5月から稼働を開始した「札幌低温第2センター」(札幌市厚別区厚別中央)

Business Report
エア・ウォーター(本社大阪市)のグループ会社、エア・ウォーター物流(本社札幌市)が整備した「札幌低温第2センター」(札幌市厚別区)が5月から本格的に稼働している。これまで冷凍食品やスイーツ、氷菓など5℃~8℃の冷蔵帯(チルド)やマイナス20℃の冷凍帯(フローズン)の商品保管を担ってきた「札幌低温センター」(同白石区)の稼働率が上昇。
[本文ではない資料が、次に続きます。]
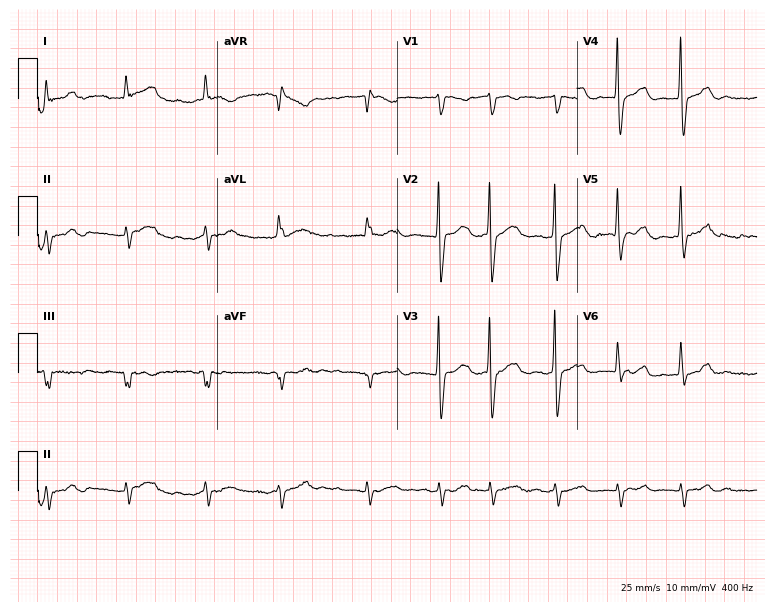
Standard 12-lead ECG recorded from a 77-year-old man (7.3-second recording at 400 Hz). The tracing shows atrial fibrillation.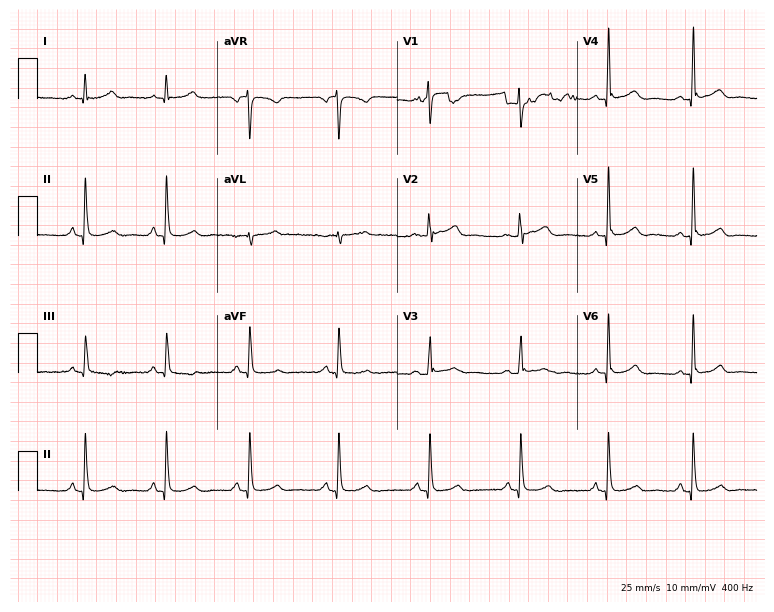
ECG (7.3-second recording at 400 Hz) — a 72-year-old female. Labelled as a normal ECG.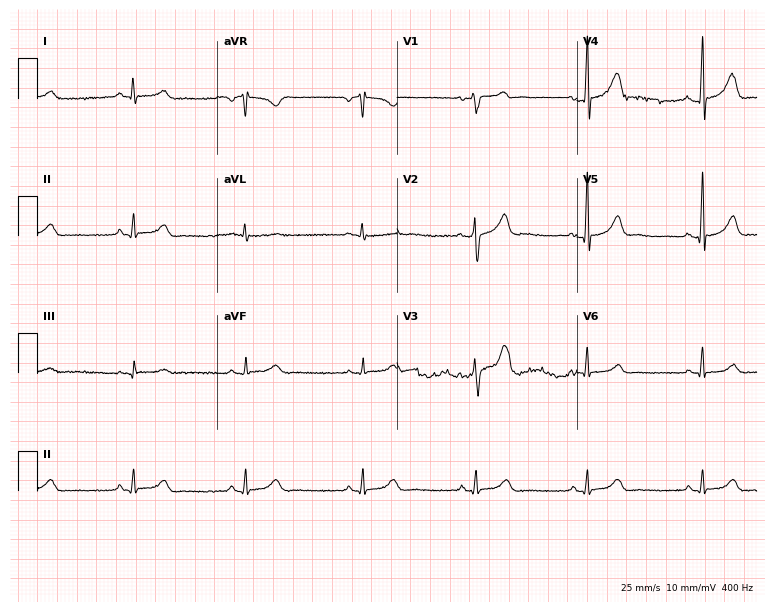
ECG (7.3-second recording at 400 Hz) — a male, 53 years old. Labelled as a normal ECG.

さらに需要の高まりが見込めるため保管能力を増強し、同社として冷食メーカーやコンビニエンスストア、スーパーマーケットのニーズに対応できるようにしたのが、今回の「札幌低温第2センター」である。チルドやフローズンの食品は、コロナ禍の巣ごもり需要の拡大で伸び率は大きく、エア・ウォーター物流は、それらの保管と配送を担うことにより消費者の食生活をサポートしていく考えだ。オートマチックな倉庫として省力化を実現した「札幌低温第2センター」の概要や意義をレポートする。(7月28日取材)
 

低温管理の強みを活かし成長著しい食品事業分野

 
 エア・ウォーター物流のルーツは1947年2月に設立された北酸商事に遡る。62年5月に物流子会社、北酸運輸として分社化され、親会社のガス輸送を担うことから始まった。
 その後、親会社の社名変更に伴い「ほくさん運輸」に改称、2000年7月から「エア・ウォーター物流」となり現在に至っている。
 エア・ウォーターグループの物流事業は、このエア・ウォーター物流を中核に、東日本エア・ウォーター物流(本社横浜市)、西日本エア・ウォーター物流(同大阪市)、エア・ウォーター食品物流(同仙台市)、トラックボディなどの設計・架装事業を展開する北海道車体(同札幌市)、桂通商(同京都市)の6社で構成される。エア・ウォーター物流の年間売上高は322億2900万円(2020年3月期)で、6社の合計売上高は約700億円にのぼる。
 エア・ウォーター物流の強みは、低温液化ガスの自社配送で培った高度な温度コントロール技術を用いた低温管理輸送技術だ。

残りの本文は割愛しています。